Business risks beyond government penalties
Lawyers warn the financial and operational consequences can be as severe as any regulatory penalty:
- Sudden work slowdowns and lost contracts
- Reputational damage affecting customer and supplier relationships
- Agricultural losses if harvest windows are missed, reducing seasonal income
- Construction delays that ripple through subcontractors, lenders, and buyers
Employers report they are already rethinking workforce planning to reduce exposure, including:
- Cross-training workers
- Adjusting schedules to maintain continuity if a crew member is absent
Longer-term community and economic impacts
Community advocates worry the strain could outlast the enforcement surge. Potential longer-term effects include:
- Families pulling back from public life
- Workers relocating to avoid perceived risks
- A smaller, less stable labor pool that makes it harder for employers to plan, train, and grow
Some companies are reportedly weighing whether to shift investment or slow expansion in Idaho if they cannot rely on steady staffing — a decision that could affect local tax bases and supply chains beyond farms and job sites.

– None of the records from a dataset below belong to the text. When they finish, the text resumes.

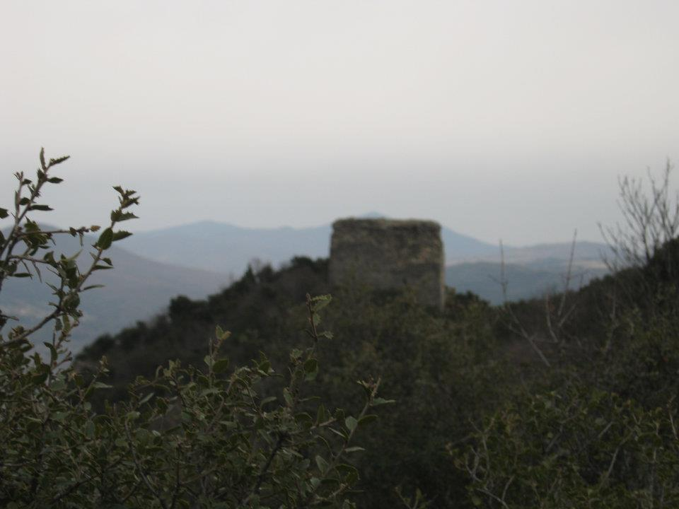 Isar Kale in Valandovo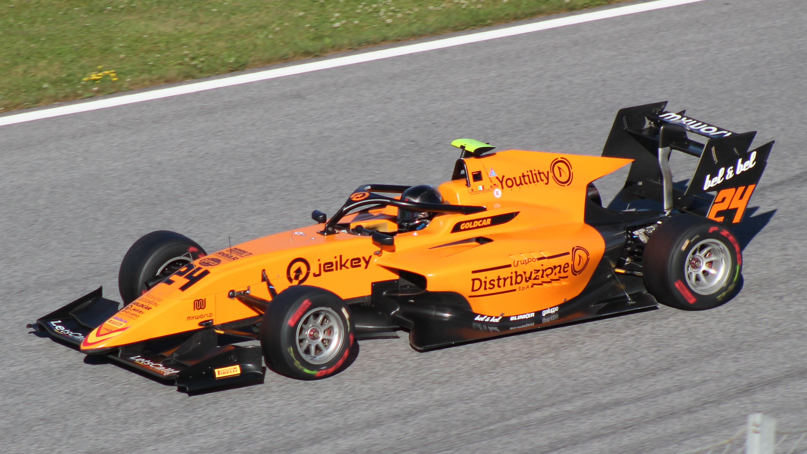 Deledda beim Rennwochenende in Österreich 2019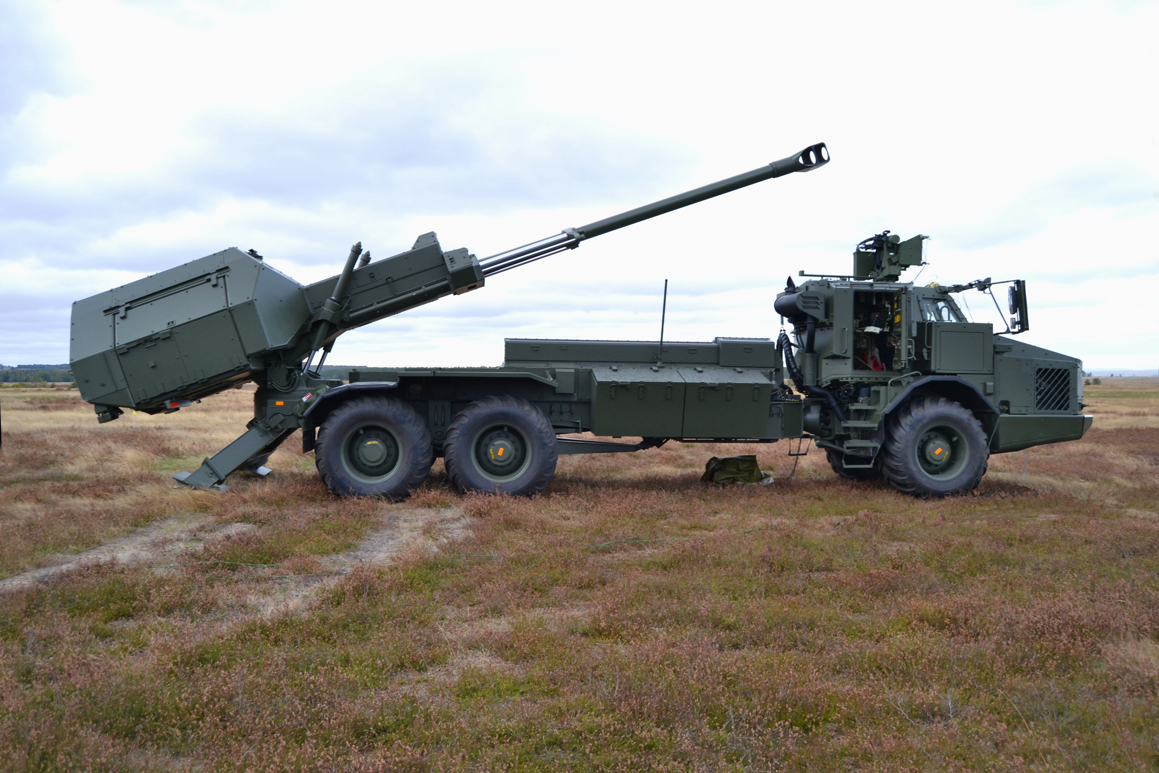 Archer i eldställning på Ravlunda skjutfält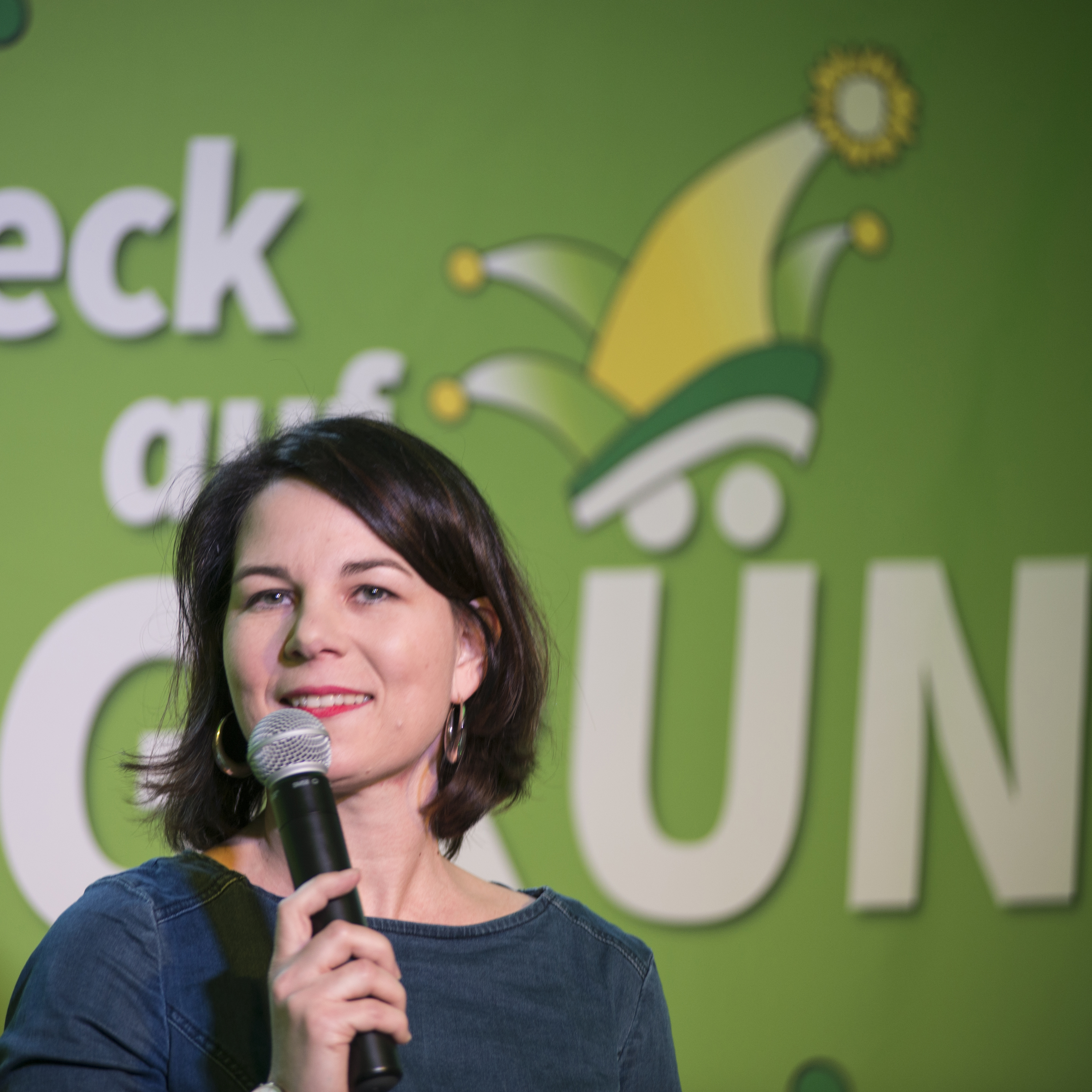 Annalena Baerbock beim politischen Aschermittwoch 2018 in Köln

What lawyers recommend now
Legal experts urge Idaho businesses to remain:
- Careful — avoid actions that single out employees based on appearance, language, or national origin
- Consistent — apply hiring and verification rules uniformly to all applicants
- Documented — keep records of policies, training, and internal checks
- Prepared — equip managers to answer employee questions honestly and to refer them to credible information sources
As the 287(g) footprint grows in Idaho, the day-to-day reality for employers is defined by the new agreements already in place and the sharp rise in removals reported this year.

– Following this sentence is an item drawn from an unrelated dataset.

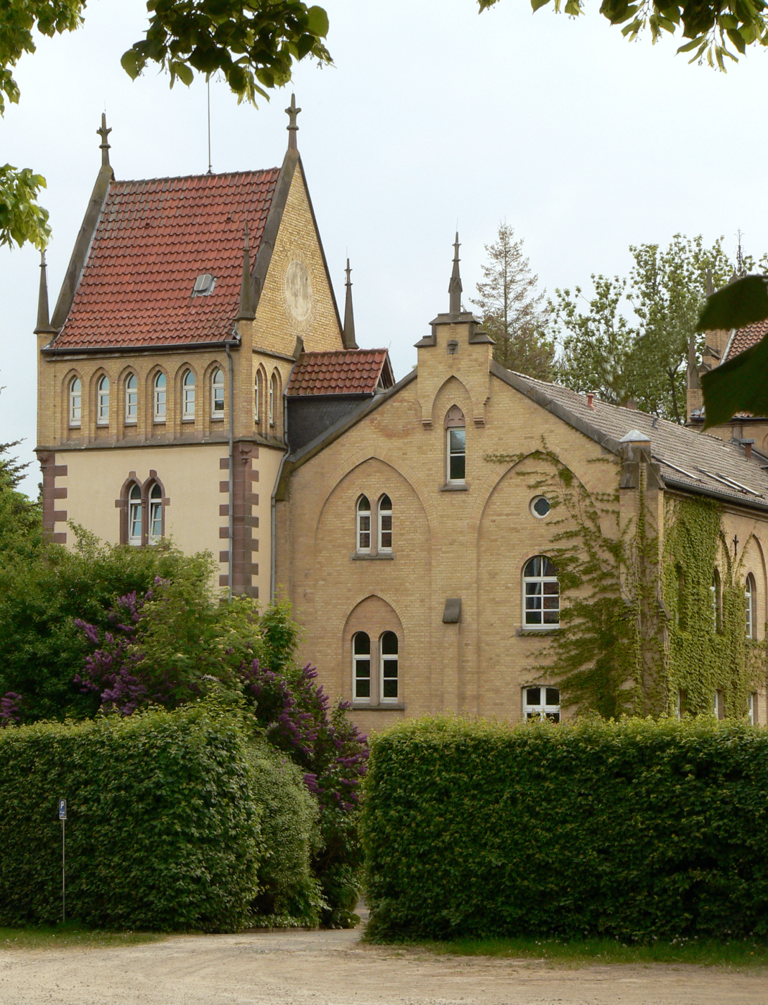 Turmanbau Schloss Imbshausen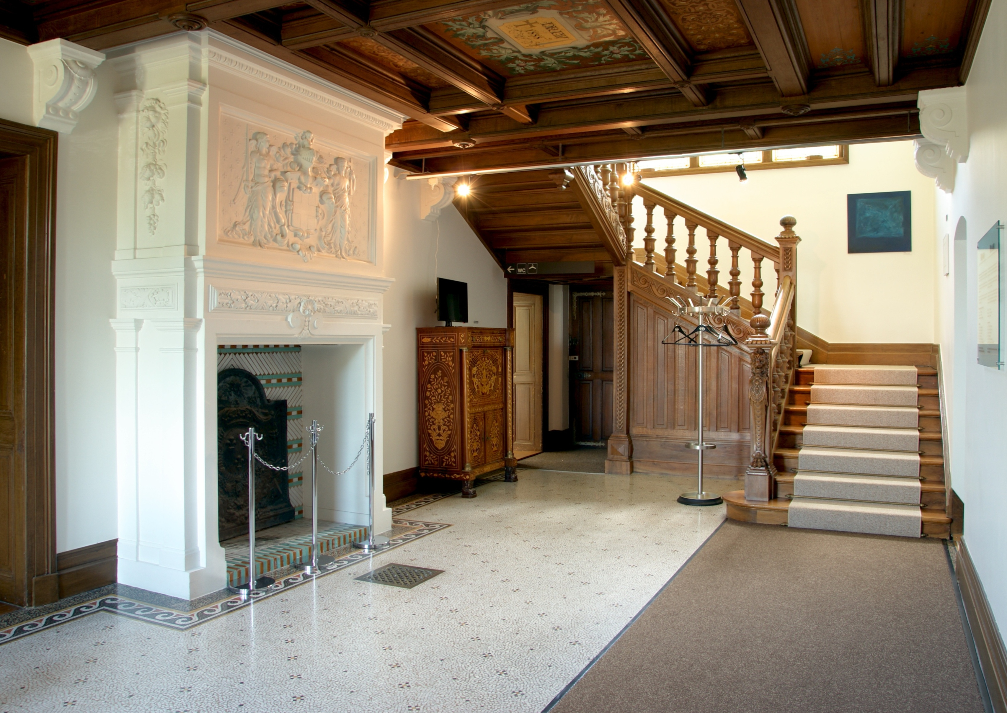 Entree in Schloss Löwenberg im Arts-and-Crafts-Stil mit Terrazzoboden.

Lawyers expect the heightened environment to continue. With seven new agreements since January 2025 and an almost 800% increase in deportations tied to that expansion, Boise’s legal community’s message is steady: be cautious, be ready, and keep workplace practices even-handed and well-documented as federal immigration enforcement intensifies.
This Article in a Nutshell
Since January 2025, Idaho signed seven new 287(g) agreements, prompting an almost 800% increase in deportations and shifting immigration enforcement into local law enforcement. Agriculture and construction face immediate impacts: higher absenteeism, fragmented crews, production delays, and safety risks. Lawyers recommend consistent I-9 verification, detailed documentation, uniform policies, and manager training. Holland & Hart’s November 13, 2025 seminar stressed proactive measures to reduce exposure while avoiding discrimination. Businesses may need cross-training and scheduling adjustments to maintain operations.